Apple Inc. (NASDAQ:AAPL) co-founder Steve Wozniak says Hollywood has captured Steve Jobs’ best not in the splashy 2013 biopic starring Ashton Kutcher, "Jobs," but in a lower-profile 1999 made-for-TV film, "Pirates of Silicon Valley."
Gave Kutcher's 2013 ‘Jobs' Biopic A Chance
His verdict comes with the authority of a colleague who helped build Apple from a garage outfit into a personal-computing giant. On a May 2015 press call for National Geographic Channel's "American Genius" episode "Jobs vs. Gates," Wozniak gave the Kutcher film a measured review.

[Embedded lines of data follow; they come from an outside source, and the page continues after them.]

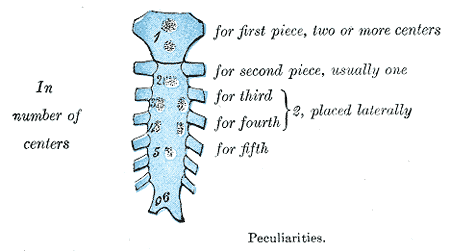 Peculiarities.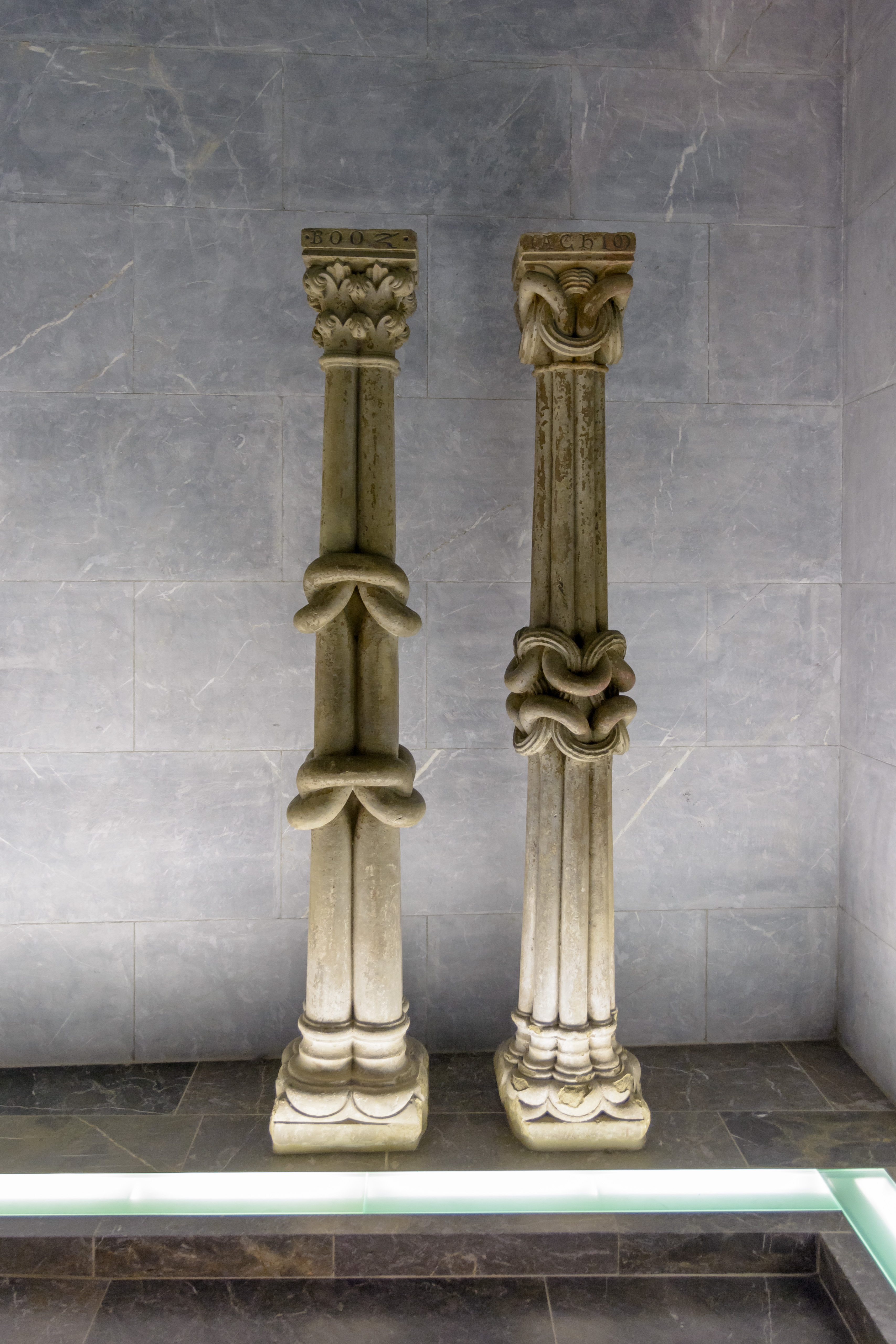 Würzburg, Dom St. Kilian, KnotensäulenThis is a photograph of an architectural monument.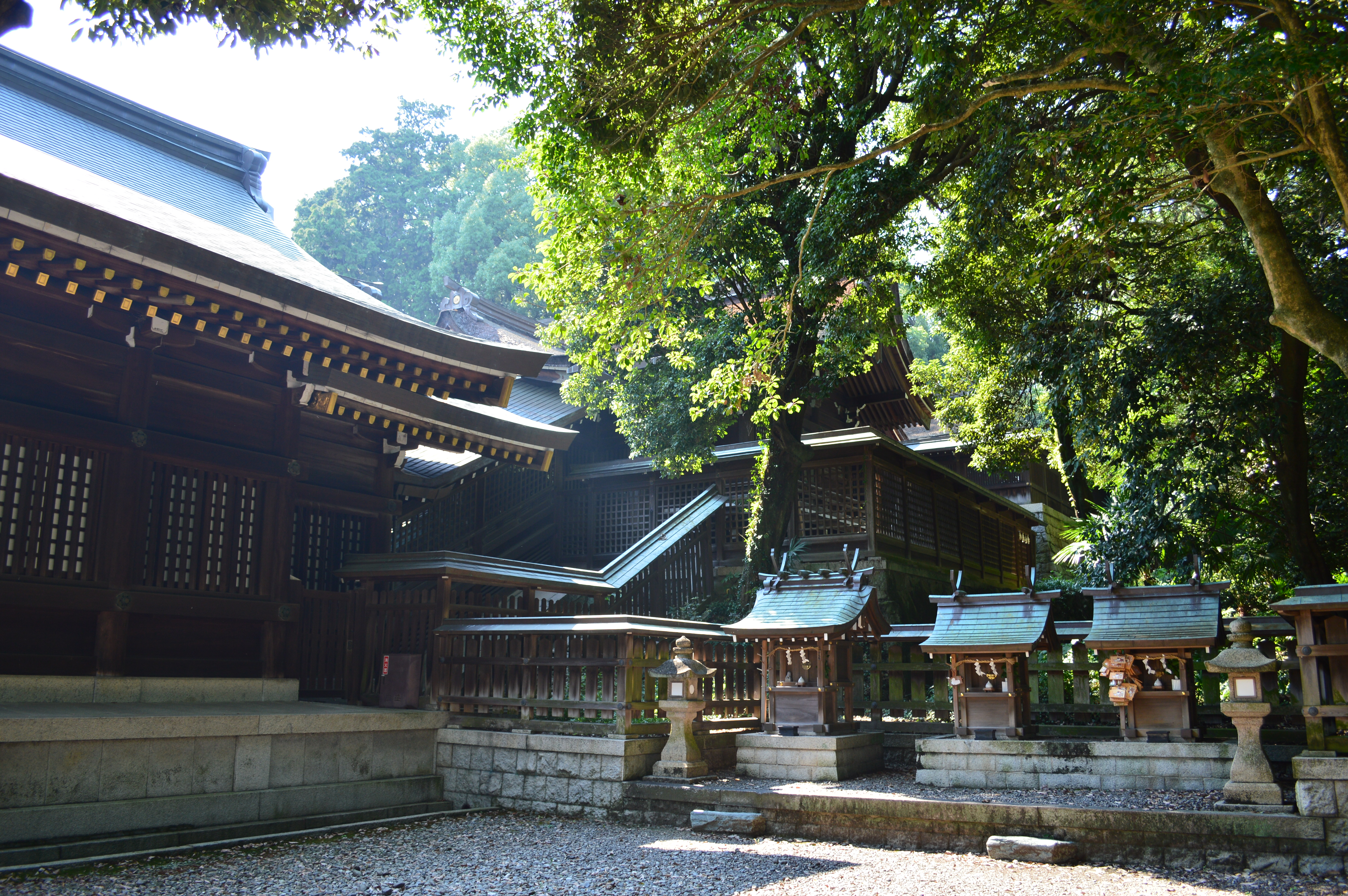 竃山神社 社殿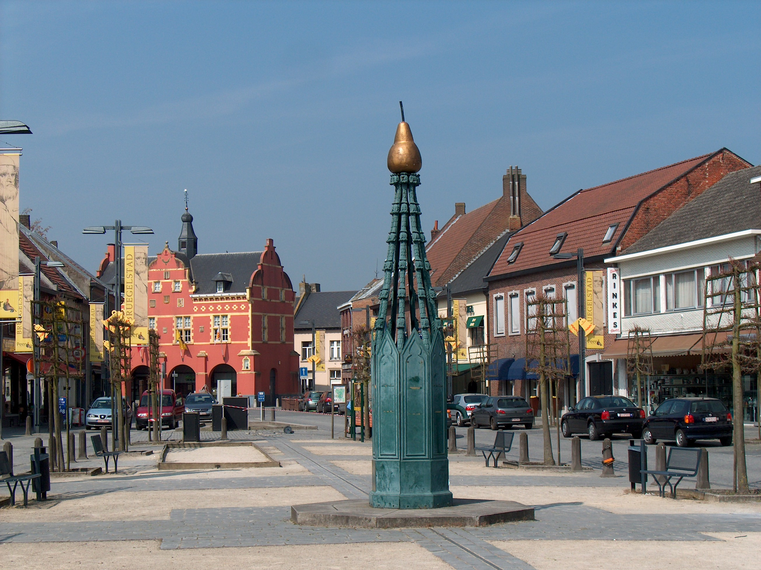 Le centre de Peer

"I think that there were a lot of weaknesses about the ‘Jobs' movie, the one with Ashton Kutcher, a lot of weaknesses from the screenwriting and all, but I gave it a chance. I was hoping it would be a great movie," he said, according to a 2015 Business Insider article. He added that the film didn't probe deeply enough into Jobs' inner life.
Lamenting Hollywood’s Shallow Look At Jobs’ Impact
Wozniak said the shortcomings extended to the movie's treatment of Jobs' chief rival, Microsoft co-founder Bill Gates. "That one wasn't about Bill Gates, but it didn't get into how he worked inside and how he actually negotiated and worked on people and portrayed his ideas through," Wozniak explained.
"It kind of shortened everything. It sort of had the outside Steve Jobs, the frill, the façade and done very well, but I wanted more. I want to really know what is behind this thinking that goes a step further than other people."
Why Wozniak Preferred TNT’s 1999 ‘Pirates Of Silicon Valley’
He contrasted that with "Pirates of Silicon Valley," praising it as proof that dramatizations can get the story right. "I absolutely feel that it can be captured and has been captured in drama style," Wozniak said.
"One of the things is, yes, it not only captures inside of Steve Jobs. It's the events that occurred and what was their meaning in the development of computers, and ‘Pirates of Silicon Valley' was intriguing, interesting. I loved watching it."
The TNT film, starring Noah Wyle as Jobs and Anthony Michael Hall as Gates, earned five Emmy nominations in 1999.
Wozniak has often emphasized that Jobs partnered big-picture vision with relentless product standards, traits Wozniak says pushed Apple and him to think beyond the next circuit board. In 2015, he described Jobs as the futurist and Gates as the execution-first builder, a tension that defined the early PC era.
The debate over portrayals has extended to the box office, where Kutcher's "Jobs" stumbled on opening weekend, another data point in the long-running conversation about how to dramatize Silicon Valley's origins.